I am trying to parse a data intensive xml file. I am using lxml to parse each tag:
from lxml import etree
sourceFile=sys.argv[1]
events = ("start", "end")
context=etree.iterparse(sourceFile,events=events)
for eachEvent, eachElement in context:
<the code goes here>
I am facing issue with the below data:
<QualityData>
<Measure>Care for Older Adults - Functional Status Assessment</Measure>
<Question>Patients, ages 66 years or older, should have a functional status assessment completed every calendar year.</Question>
<Answer>Date:12/31/2019</Answer>
<SubAnswer2>Completed comprehensive functional status assessment (not limited to an acute or single condition, event, or body system) today</SubAnswer2>
<Measure>Care for Older Adults - Pain Screening</Measure>
<Question>Patients, ages 66 years or older, should have a pain assessment at least annually</Question>
<Answer>Date:12/31/2019</Answer>
<SubAnswer2>Comprehensive pain assessment (not limited to an acute or single condition, event, or body system) completed today</SubAnswer2>
</QualityData>
The tag SubAnswer2 has 2 occurrences in it. The 2nd occurrence is getting None value.
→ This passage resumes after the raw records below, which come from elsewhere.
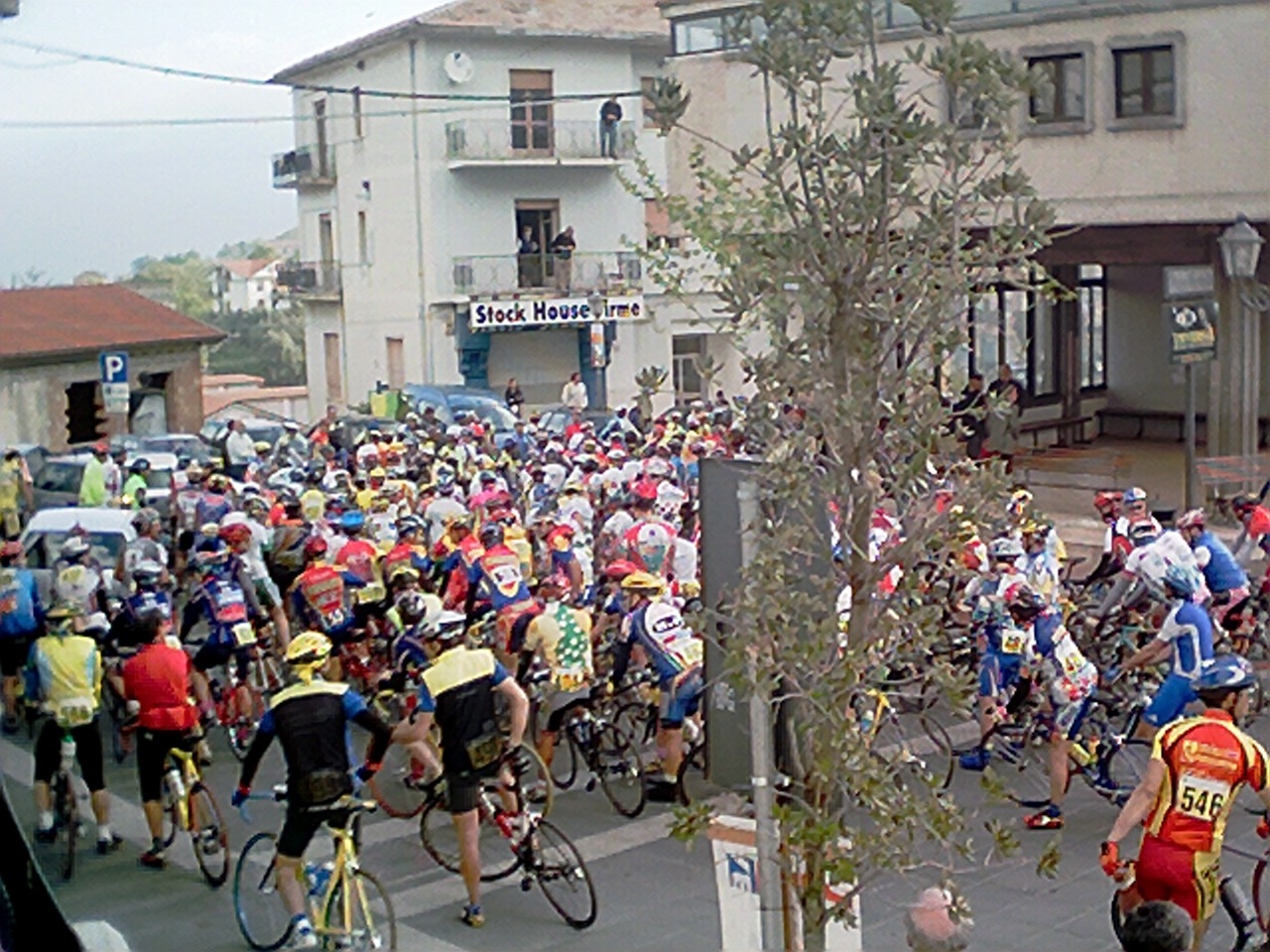 Fotografia scattata dal sottoscritto: Emilio Viola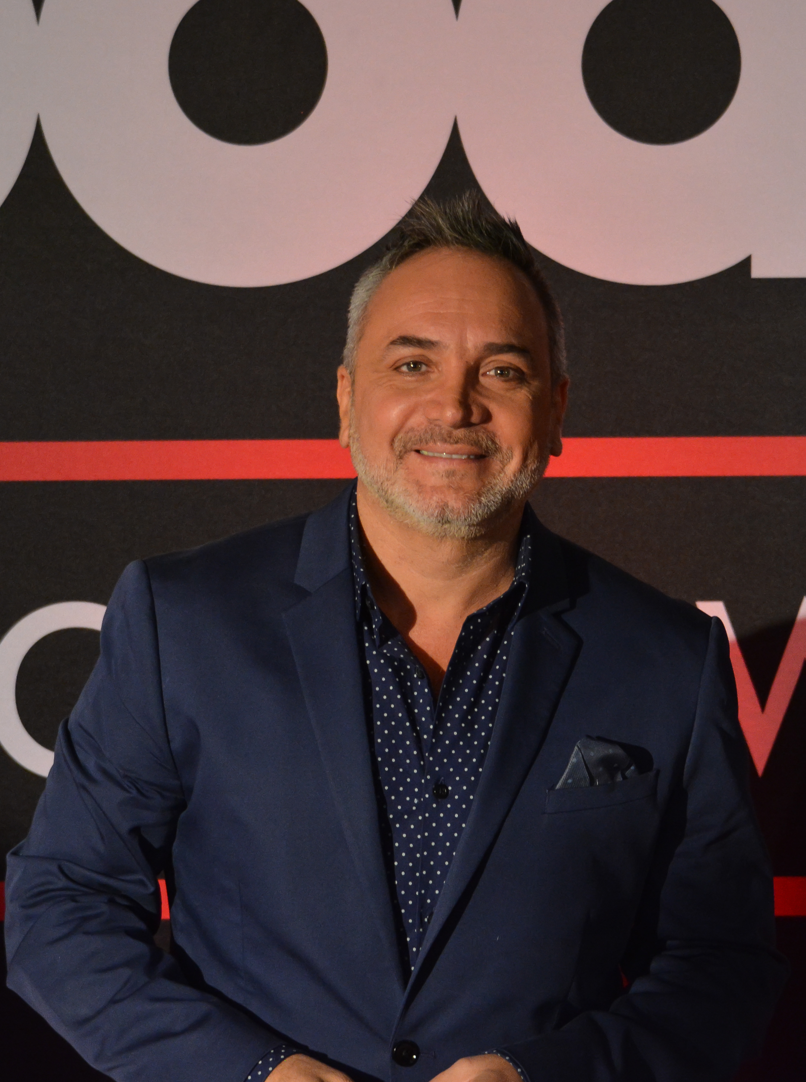 Gala Billboard Latin Music Showcase Chile 2018, Hotel Santiago, Santiago, Chile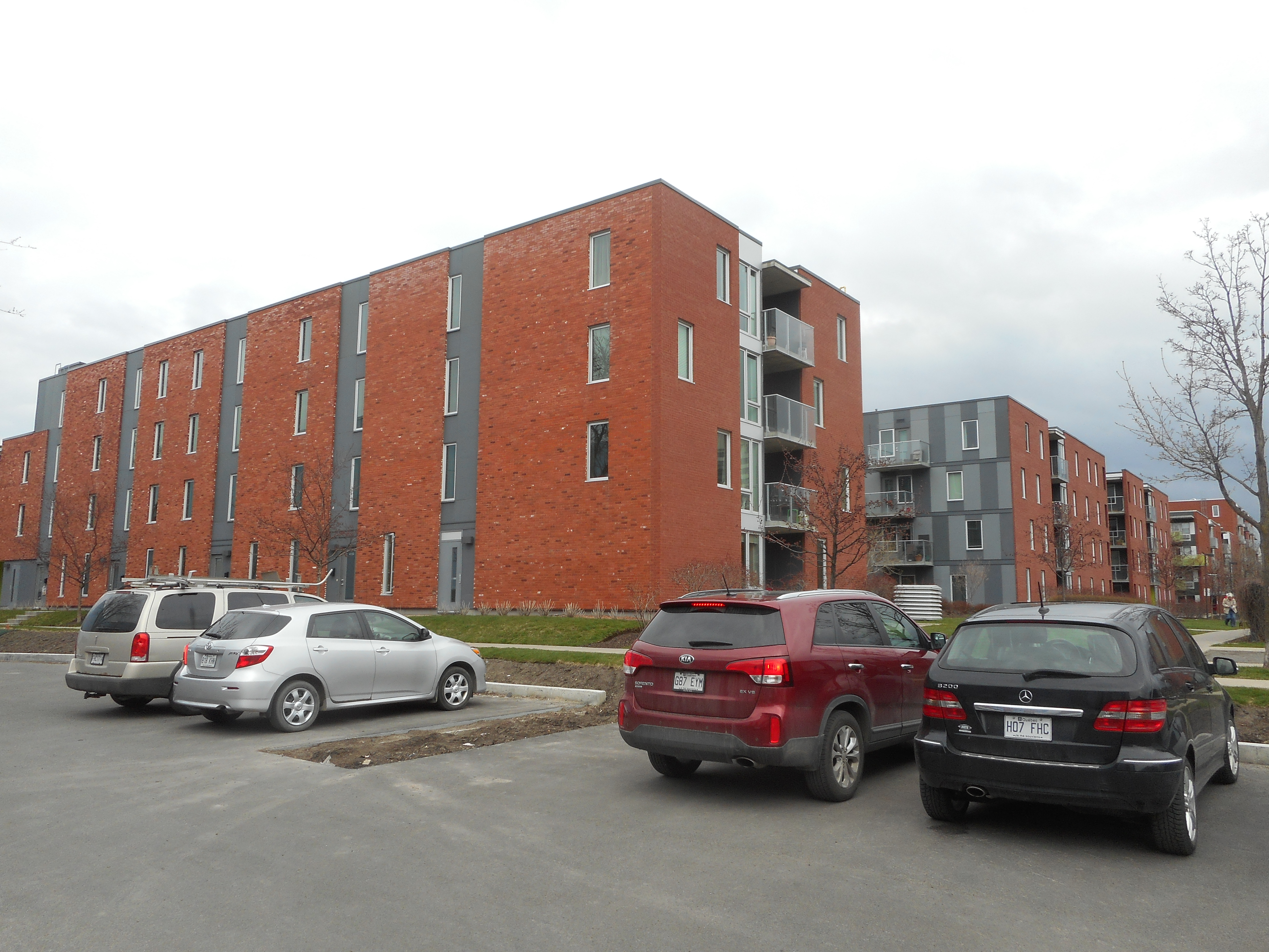 Immeubles Benny Farm, avenue Benny, Montréal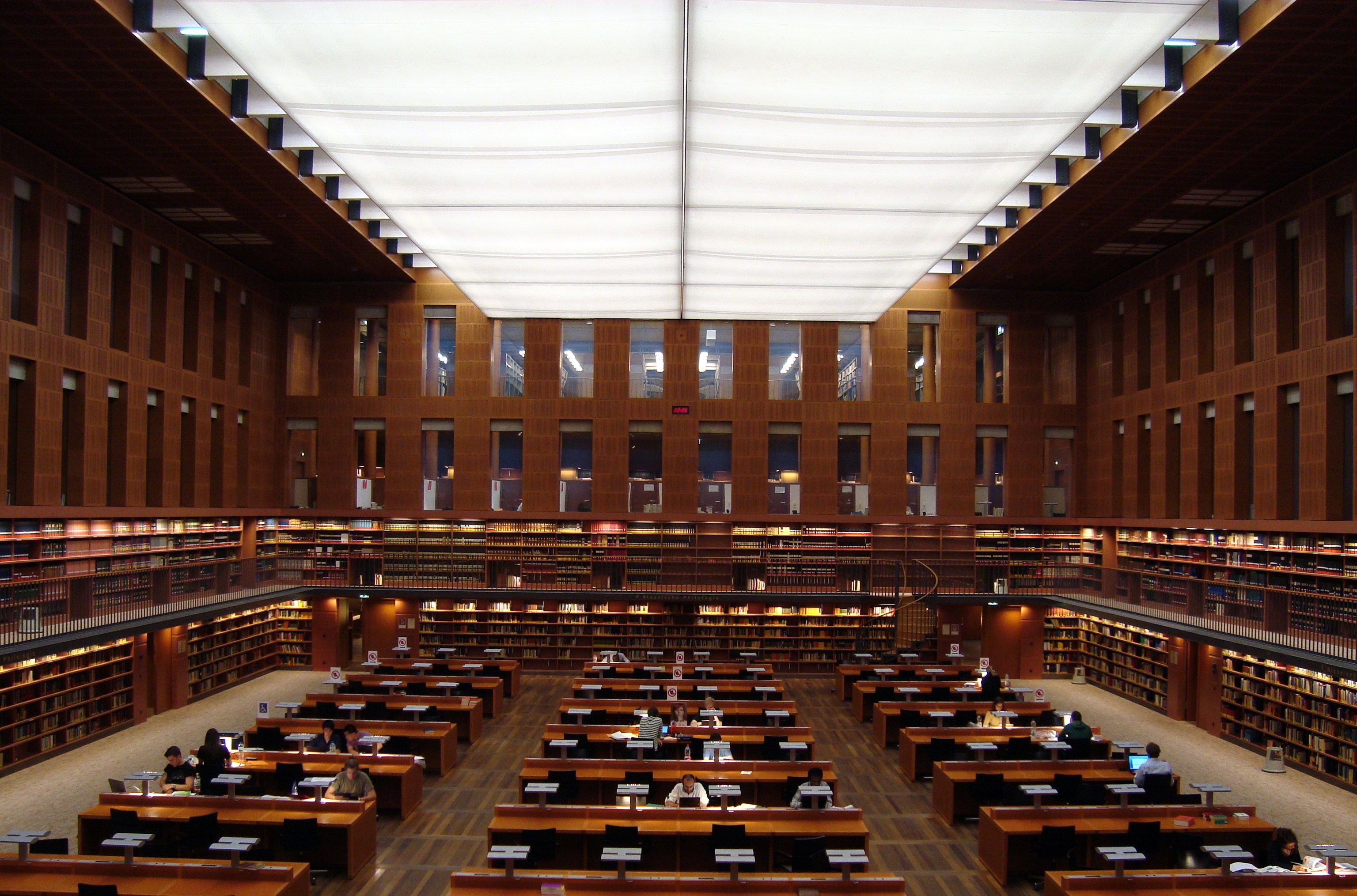 SLUB Dresden reading room at night (Zentralpunkt Zellescher WEG 18/ Central-Point Zellescher WEG 18).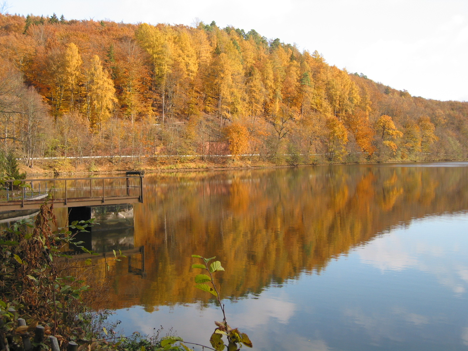 Der Wilhelmsthaler See, Nordufer im Herbst 2003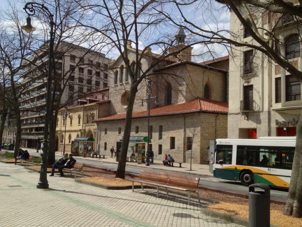 Pamplona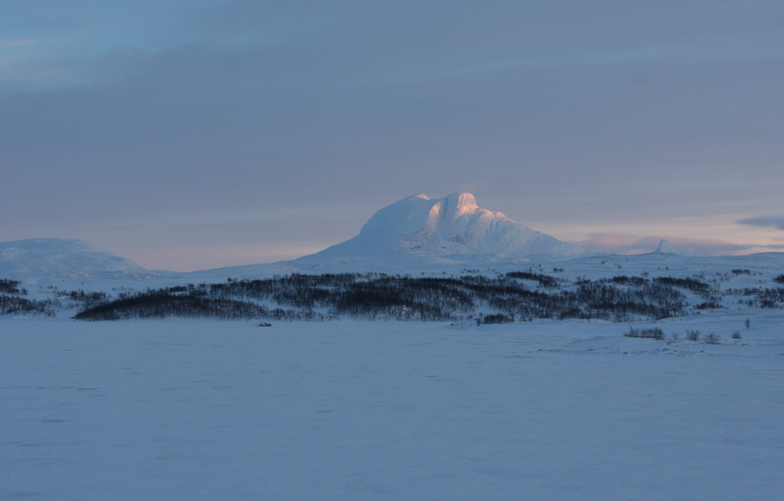 Nord- Saulo og Fuglevatn i Junkerdal nasjonalpark, Saltdal kommune i Nordland fylke.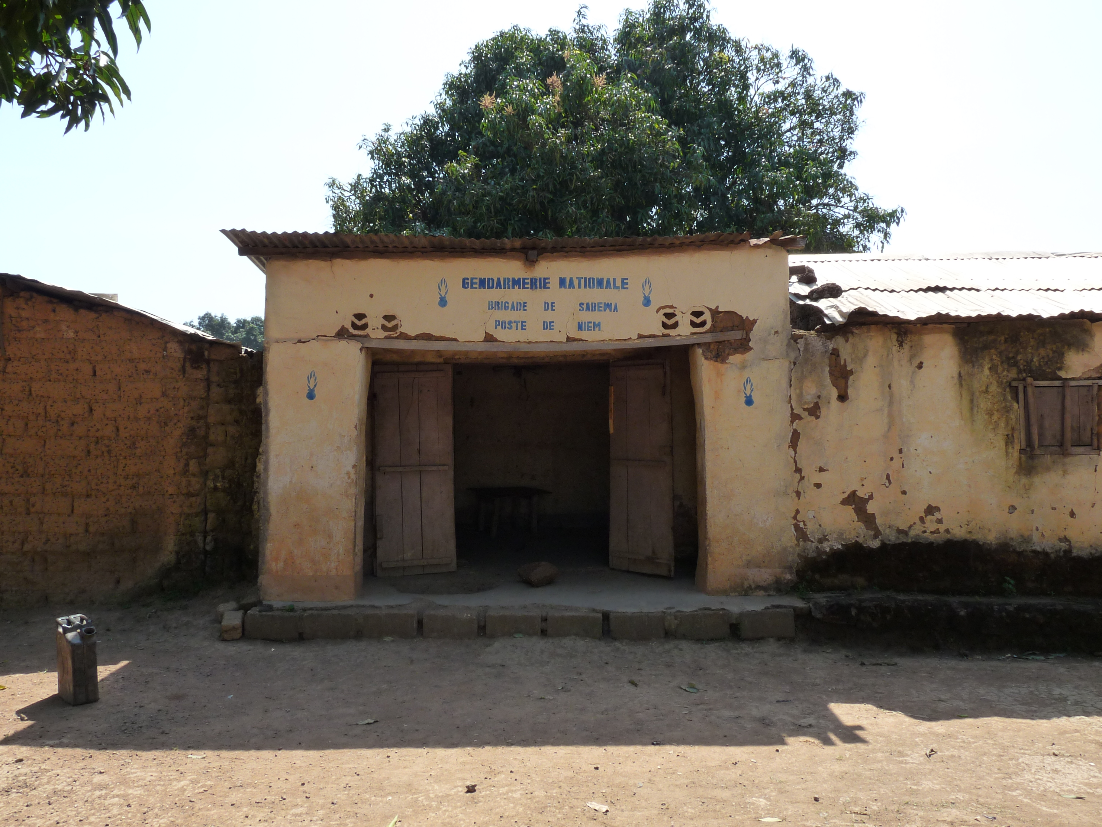 Poste de gendarmerie de Niem, dans la préfecture de la Nana-Mambéré, Centrafrique.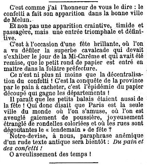 page 1, 3ème colonne.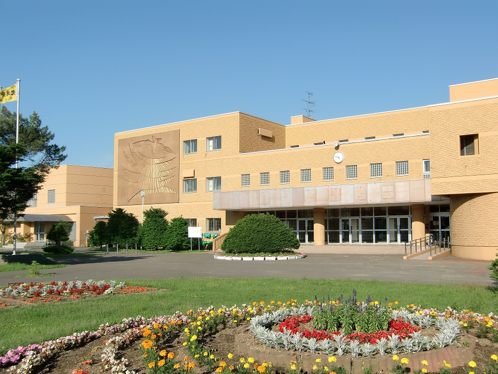 恵み野中学校校舎（2013年6月23日撮影）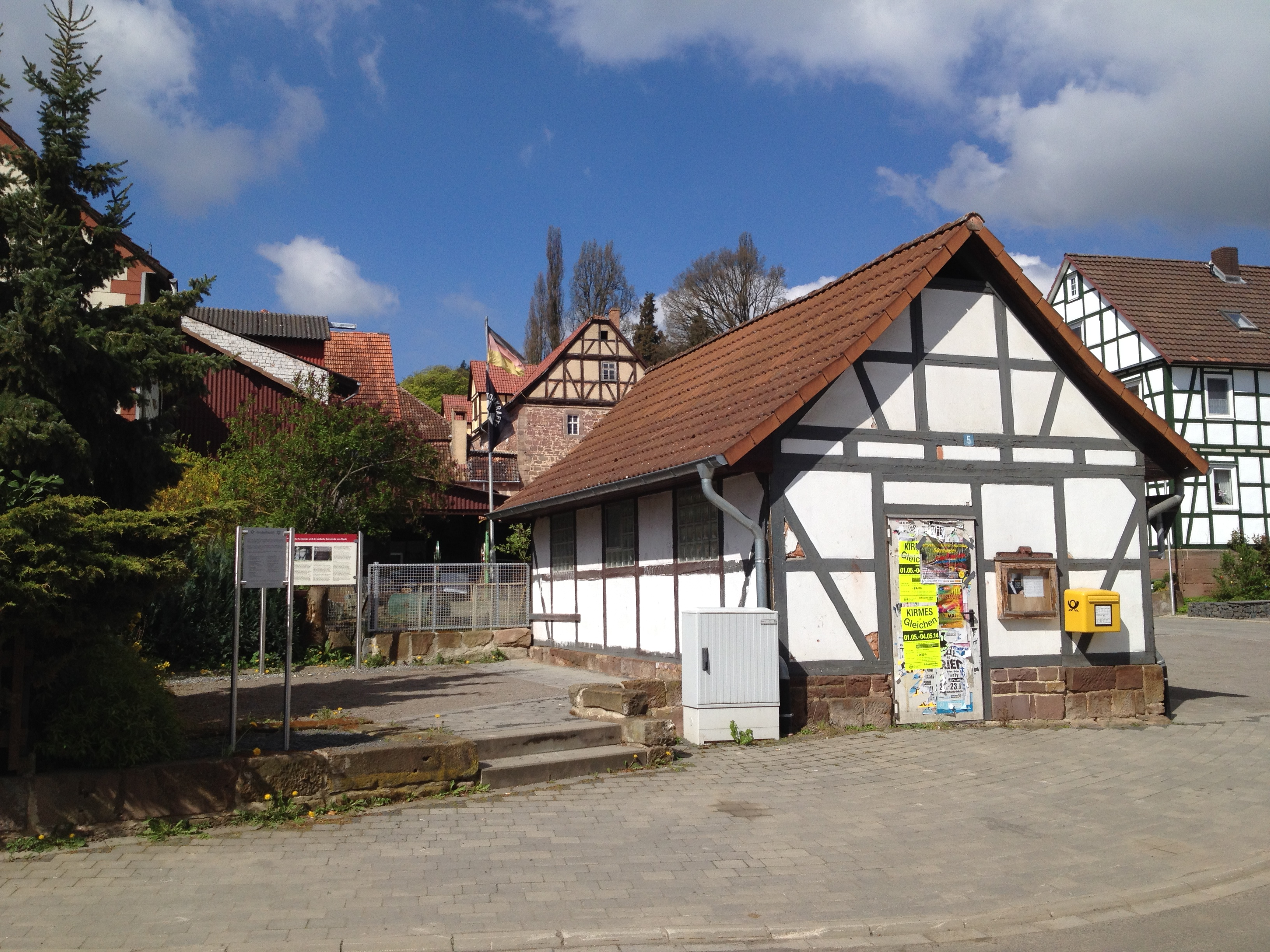 Station Synagoge und jüdische Gemeinde des Eco Pfades Friedenspädagogik Bad Emstal im Ortskern von Riede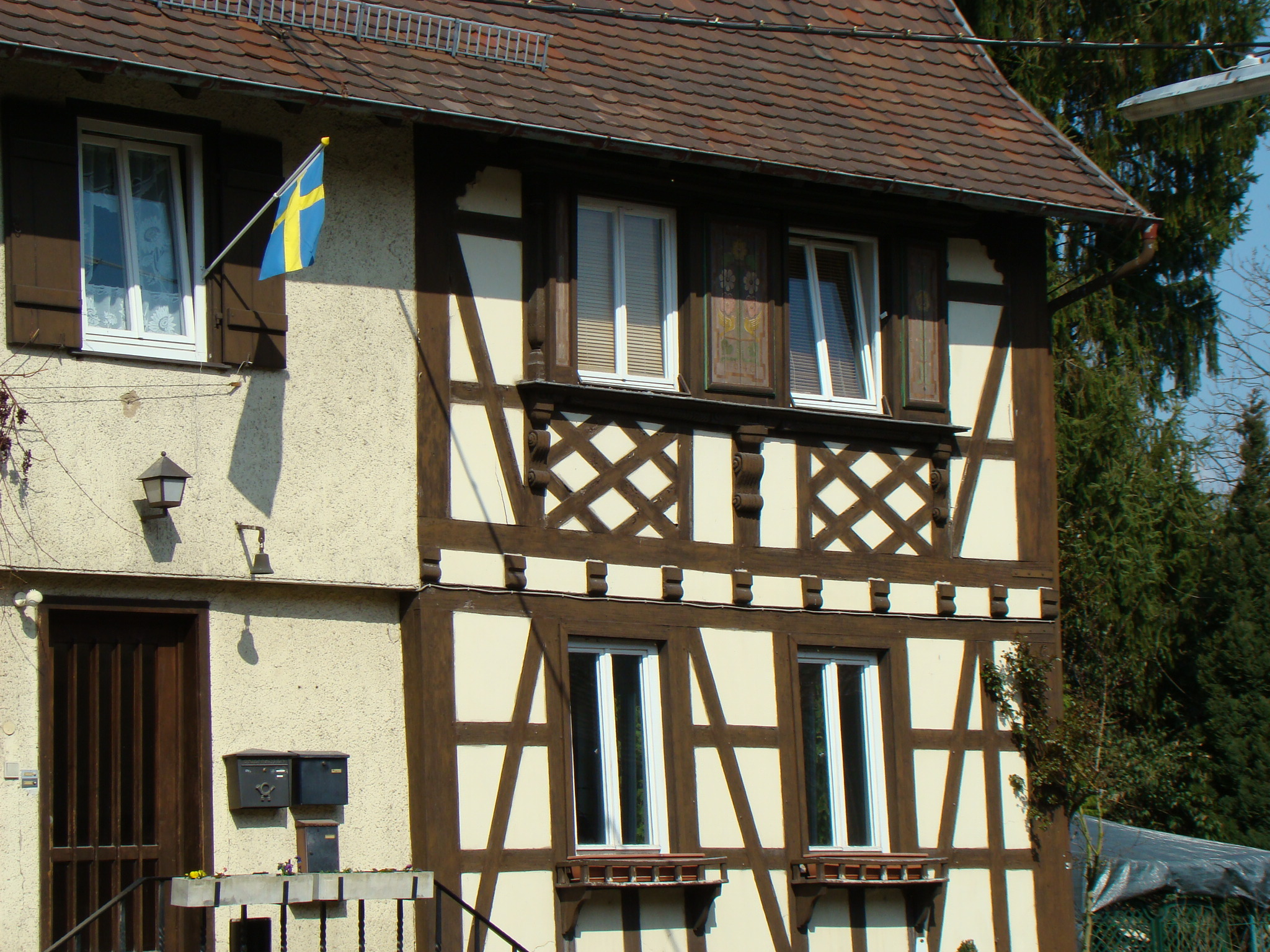 Altböllinger Hof in Heilbronn-Neckargartach

Point to note is that the 2nd occurrence of other tags are getting read properly. Also, I am getting issue with only this data. There are other examples where the tag SubAnswer2 has multiple occurrences and they are getting parsed successfully. The code that I am using to read the value for Subanswer2 is:
if eachElement.tag=='SubAnswer2' and QDstart and eachEvent=='start':
QDlist.append(eachElement.text)
I tried to parse using ElementTree as well. However, I get None for some other tags when I use it. To debug the problem, I wrote a simple parse and print of the data. It looks like for the missing data, the eachElement.text gets value when the event is 'end'. The code that I used to print the data:
for eachEvent, eachElement in context:
print(eachElement.tag,eachEvent,eachElement.text,sep='::')
The output that I got:
QualityData::start::None
Measure::start::Care for Older Adults - Functional Status Assessment
Measure::end::Care for Older Adults - Functional Status Assessment
Question::start::Patients, ages 66 years or older, should have a functional status assessment completed every calendar year.
Question::end::Patients, ages 66 years or older, should have a functional status assessment completed every calendar year.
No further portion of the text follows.